Una partita giocata ad alto ritmo e un palazzetto che non ha mai smesso di incitare una squadra che ha lottato fino all’ultimo non bastano. Nel terzo quarto un’espulsione ha privato Bergamo di un elemento chiave come Williams che, uscendo dal campo, ha sputato sul parquet.
Nel primo quarto Udom, Williams e Loro spingono gli ospiti su 4-13. Ferrari corre ai ripari e trova un Aromando trascinatore che implementa il canestro in apertura di Curry – malconcio non avrebbe dovuto giocare per un problema alla mano – e la schiacciata di Galmarini mettendo 2 bombe consecutive e un canestro dopo un rimbalzo offensivo che avvicinano Mestre. La bomba di un Bonacini molto positivo porta la Gemini a contatto a fine primo quarto.
In apertura del secondo tempino Mestre ancora con Bonacini firma la tripla del pari: si apre uno squarcio di partita in cui si va punto a punto con Mestre brava a colpire ancora con Bonacini, Giordano e Aromando. Bergamo tenta un allungo con Harrison che firma il 31-35 ma subito capitan Aromando replica con una nuova tripla cui fa seguito Giordano con un contropiede che vale il nuovo sorpasso. La Gemini rientra negli spogliatoi avanti di 1.
Il terzo quarto si apre con un rimbalzo offensivo di Stewart che si traduce nel +3 Gemini subito replicato dal bel gesto atletico del tape in con schiacciata di Loro. Bergamo conquista il rimbalzo e Williams se la prende con gli arbitri: espulsione. Mestre allunga segnando i 2 liberi per il tecnico con Bechi e quindi spinta da Curry, Bechi e da una tripla di Stewart allunga fino al 49-41, con Bergamo capace di rispondere con Loro da 3. Un fallo e vale di Giordano sommato a una sua penetrazione nonché a un’entrata di Bechi e a un’altra tripla di Stewart permettono a Mestre di andare sul 58-46, con ospiti che però riescono a restare attaccati alla partita con Udom e Loro e il solito Harrison. Mestre è sempre viva con 3 liberi realizzati da Stewart e con Aromando che mette una tripla sulla sirena di fine quarto che vale il 64-55.

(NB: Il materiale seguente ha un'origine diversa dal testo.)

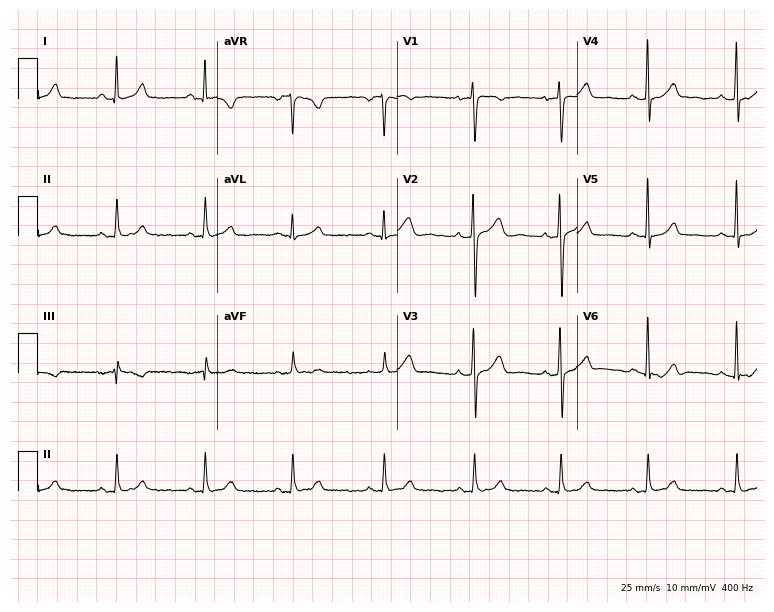
Standard 12-lead ECG recorded from a female, 44 years old. None of these six findings is recorded: first-degree AV block, right bundle branch block (RBBB), left bundle branch block (LBBB), sinus bradycardia, atrial fibrillation (AF), sinus tachycardia.
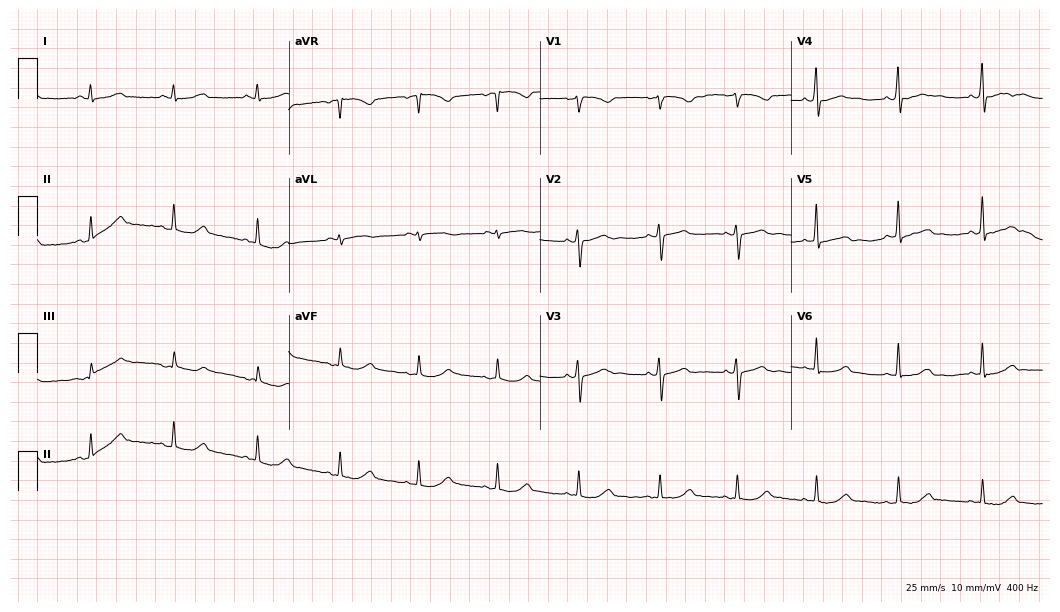
12-lead ECG from a woman, 26 years old. Labelled as a normal ECG.

Nell’ultimo periodo la Gemini apre con la bomba di Reggiani del nuovo +12 ma subito gli risponde Udom cui ribatte Curry con l’ennesima tripla. Nel momento più delicato per gli ospiti Udom trova 4 punti consecutivi che graffiano, Mestre non trova il canestro e ancora Harrison colpisce dalla lunga insieme a Loro che trova anche il fallo, pescando un’azione da 4 punti, con gara nuovamente sul filo dell’equilibrio. Un’incredibile bomba di Curry che segna fuori equilibrio e 2 liberi di Bechi rimandano Mestre sul 75-71, dall’altra parte però la serata di Udom è delle migliori e Bergamo ribalta ancora aprendo un rush finale dove si va punto a punto. Bonacini e Aromando tengono Mestre a contatto. Harrison mette a segno 5 liberi nel momento decisivo del match. Bonacini a 58’’ dalla sirena mette il nuovo -2 (85-87) con gara apertissima. Nel finale però il rimbalzo offensivo premia Bergamo che raccoglie 2 punti che sarebbero stati molto utili per la corsa salvezza dei ragazzi terribili.
Malgrado lo stop guardare avanti con ottimismo è doveroso perché, in una serata che non produce punti, si può ripartire dal fatto che la squadra si è rivista carica e vogliosa di lottare come sempre è successo nel meraviglioso girone di andata: a tutto ciò va aggiunto l’arrivo di Parravicini, frutto della spinta del Consorzio, un innesto che può solo che fare bene.
Gemini Mestre 85
Gruppo Mascio Bergamo 90
GEMINI MESTRE: Giordano 10, Curry 10, Bechi 11, Galmarini 2, Porcu ne, Scarponi ne, Stewart 11, Kajividi ne, Bizzotto ne, Reggiani 5, Bonacini 17, Aromando 19. All.: Ferrari.
GRUPPO MASCIO BERGAMO: Williams 7, Bosso ne, Harrison 37, Piccirilli, Loro 18, Bogliardi, Nobili, Udom 22, Pollone 2, Lombardi 4. All.: Ramagli.
ARBITRI: Ursi, Cheriscla, Giunti.
NOTE: parziali 15-18, 38-37, 64-55. Espulso per doppio tecnico Williams dopo 3’ sul 40-39 terzo quarto, usciti per 5 falli Aromando a 29’’ e Galmarini a 11’’ dalla sirena. Tiri liberi Gemini 17/19 – Gruppo Mascio 29/33, da 3 12/34 – 11/26, rimbalzi 38-45.